How State Lawmakers Pump Up Pensions in Ways You Can't
Many legislators have the power to improve their own positions
September 24, 2011 -- At age 55, South Carolina state Sen. David Thomas began collecting a pension for his legislative service without leaving office.
Most workers must retire from their jobs before getting retirement benefits. But Thomas used a one-sentence law that he and his colleagues passed in 2002 to let legislators receive ataxpayer-funded pension instead of a salary after serving for 30 years.
Thomas' $32,390 annual retirement benefit — paid for the rest of his life — is more than triple the $10,400 salary he gave up.

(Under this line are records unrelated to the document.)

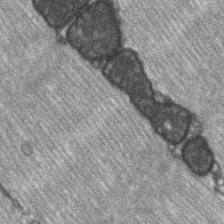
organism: C57BL Mouse
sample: Soleus
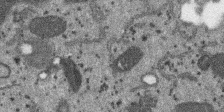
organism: Human
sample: Lung epithelial cells infected with SARS-CoV-2
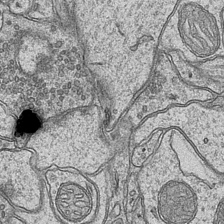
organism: Mouse
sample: CA1 Hippocampus
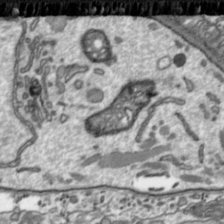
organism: Toxoplasma gondii
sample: Parasites in a vacuole inside a host cell
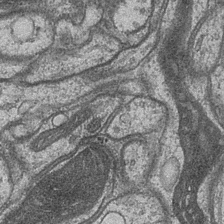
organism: Drosophila
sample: Optic medulla
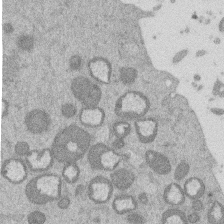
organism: Mouse
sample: Dividing mouse embryo 1 cell stage
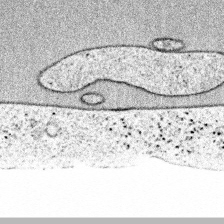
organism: Human
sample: HeLa cells
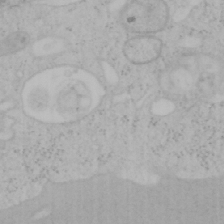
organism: Mouse
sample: OT-I killer T cells with ID8 ovarian cancer cells
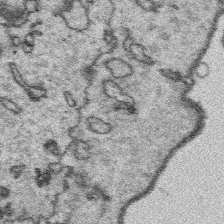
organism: Platynereis dumerilii
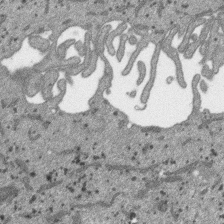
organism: Human
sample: Lung epithelial cells infected with SARS-CoV-2
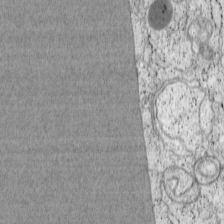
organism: African green monkey
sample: COS-7 cells
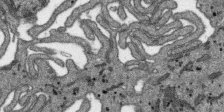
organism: Human
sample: Lung epithelial cells, uninfected (mock) control
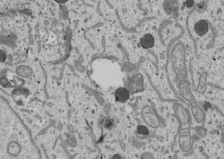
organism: Human
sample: Mitochondria in U2OS cells
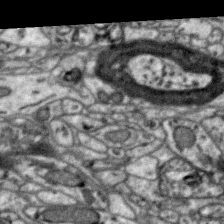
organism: Zebra finch
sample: Brain
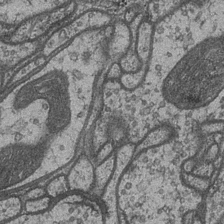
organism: Drosophila
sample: Optic medulla
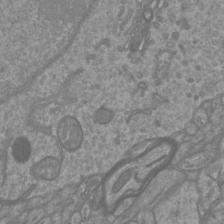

His pension exceeds the salary because of another perk: Lawmakers voted to count their expenses in the salary used to calculate their pensions.
No other South Carolina state workers get those perks.
Since January 2005, Thomas, a Republican, has made $148,435 more than a legislative salary would have paid, his financial-disclosure records show. At least four other South Carolina lawmakers are getting pensions instead of salaries, netting an extra $292,000 since 2005, records show.
Pension perks aren't unique to legislators in South Carolina.
More than 4,100 legislators in 33 states are positioned to benefit from special retirement laws that they and their predecessors have enacted to boost their pensions by up to $100,000 a year, a USA TODAY investigation found. Even as legislators cut basic state services and slash benefits for police, teachers and other workers, they have preserved pension laws that grant themselves perks unavailable to voters they serve or workers they direct.
Oregon: Double dipping
In some states, lawmakers add expenses, per diem allowances and stipends to their base salaries. That inflates the compensation that's used to calculate retirement benefits, which are typically a percentage of final pay. In other states, legislators have written a special definition of salary that applies only to their pensions. Additional tactics include:
•Basing pensions on salaries legislators are not paid or were paid in non-legislative jobs.•Collecting state pensions while also collecting legislative paychecks.•Retiring earlier — at a younger age or after fewer years — than other state workers, or with richer benefits.
"It's mind-blowing hypocrisy," says state Rep. Stephen Webber, a Democrat from Missouri. State lawmakers there meet for roughly five months a year and are paid slightly more on average than a state worker, but records show a typical lawmaker's pension averages 30% more than a state worker's. The reason: rules legislators wrote for themselves.
"The whole two-tiered system really encapsulates how we've operated here in Missouri and in the rest of the country," he says. "Lawmakers treat themselves differently."
The generous systems mean that at least 570 lawmakers in 19 states have qualified for pensions that will pay them as much as — or in one case 17 times more than — their base legislative salaries, USA TODAY found.
That represents nearly 10% of the 5,900 lawmakers in the 40 states with legislative pensions. About 450 are lawmakers in Mississippi, Kansas, South Carolina, Texas and New Mexico, a state where lawmakers receive no salary but can get a pension with five years of service.